= Data for this task =

++++++++

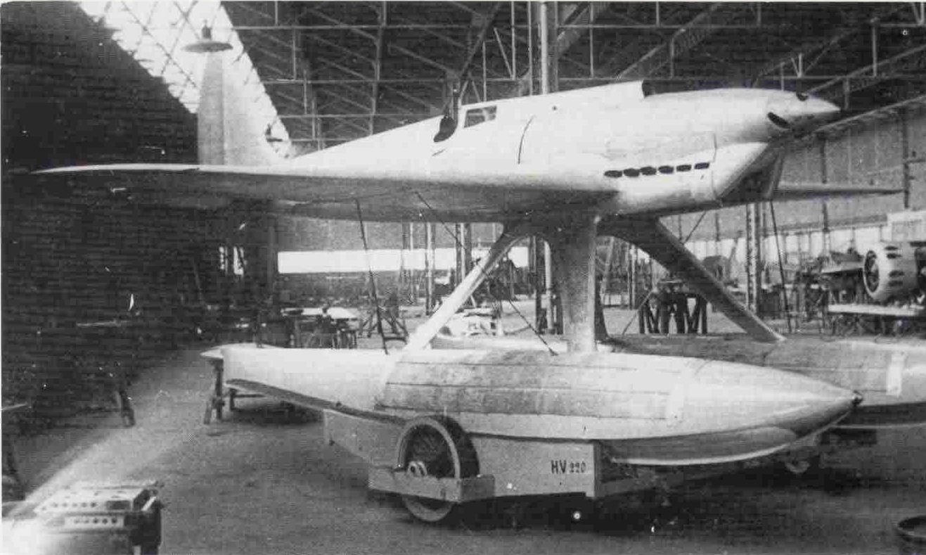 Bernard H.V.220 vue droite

++++++++

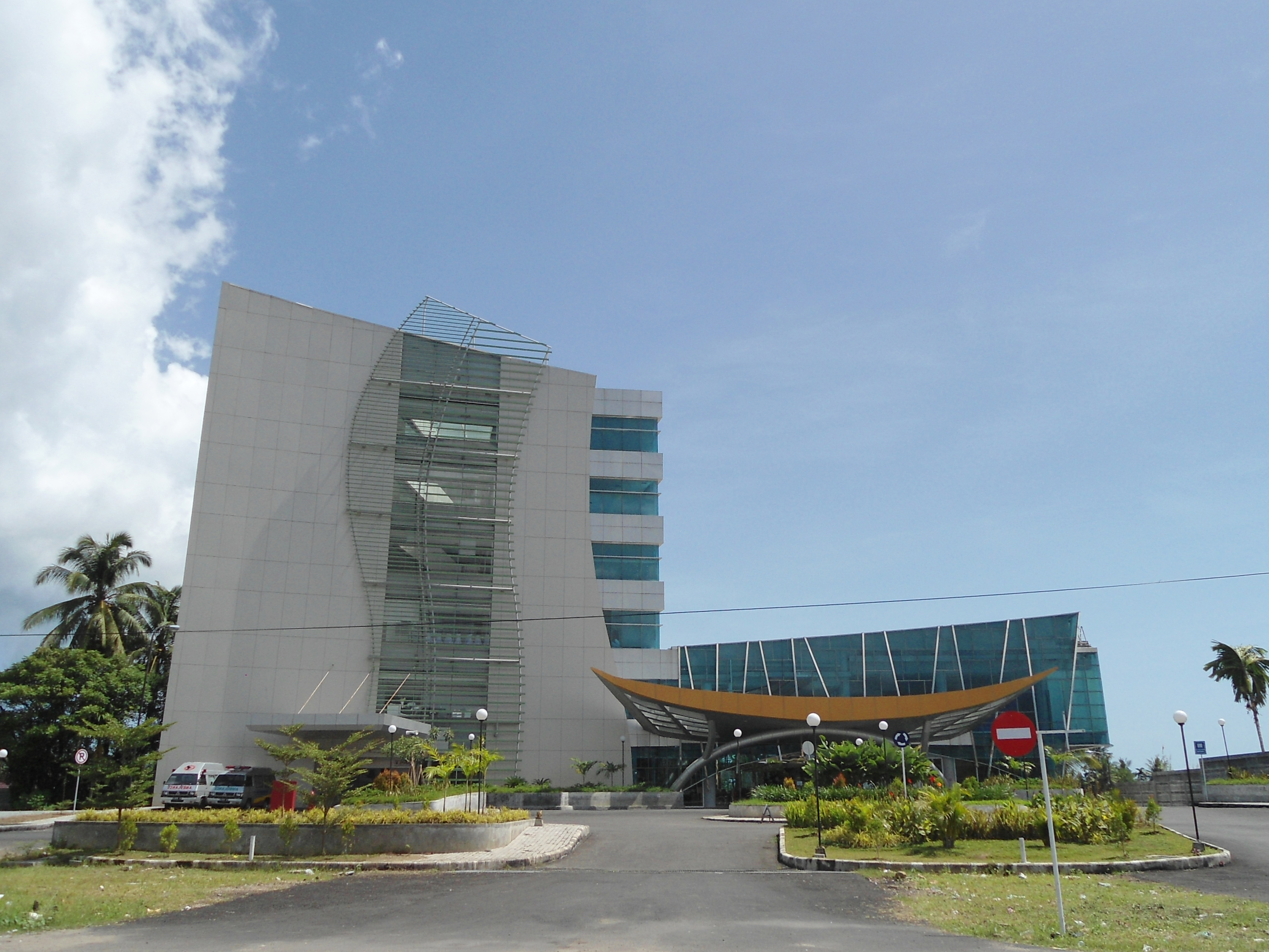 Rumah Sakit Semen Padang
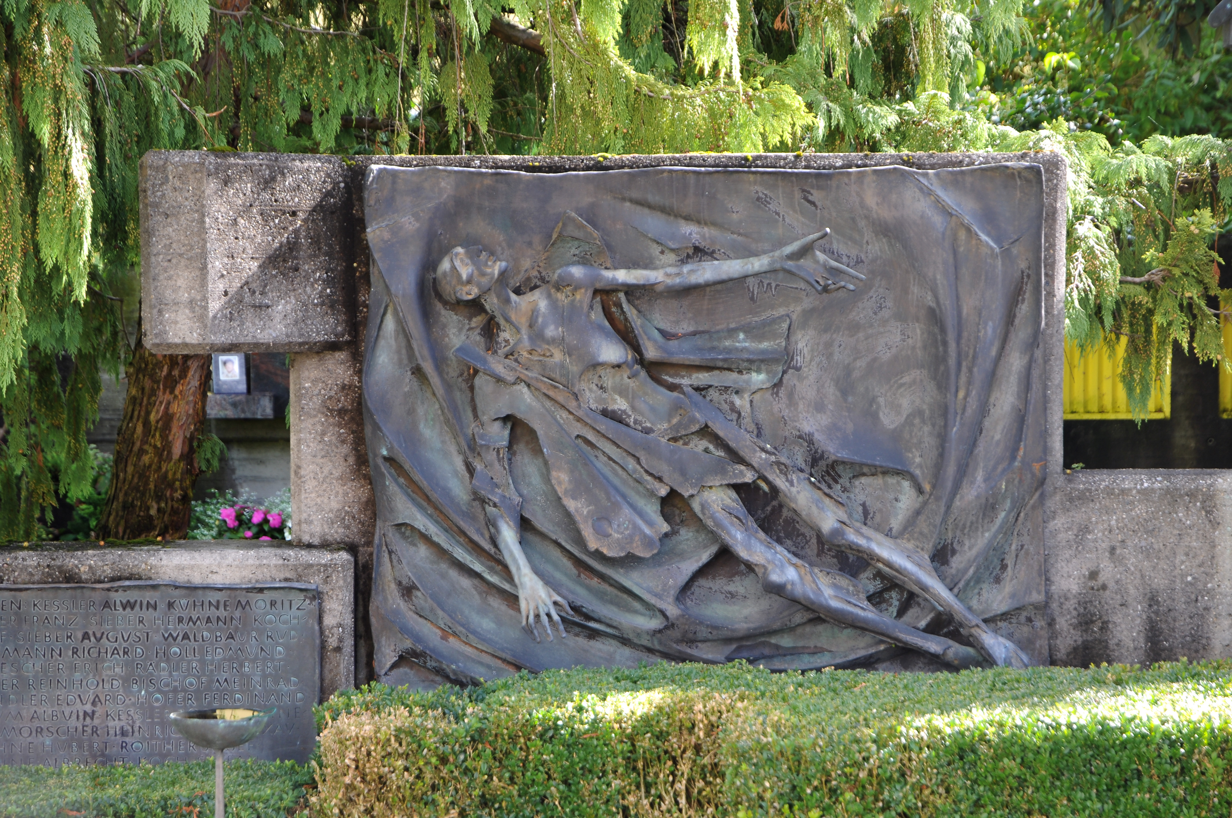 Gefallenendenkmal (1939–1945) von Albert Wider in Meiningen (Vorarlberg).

++++++++

= Exercise description =
Would you restate, exactly and with no pictures, the lines of the entries above from the one containing "Rumah Sakit Semen Padang" through the one containing "Gefallenendenkmal (1939–1945) von"?

= Reply to the exercise =
 Rumah Sakit Semen Padang
 Gefallenendenkmal (1939–1945) von Albert Wider in Meiningen (Vorarlberg).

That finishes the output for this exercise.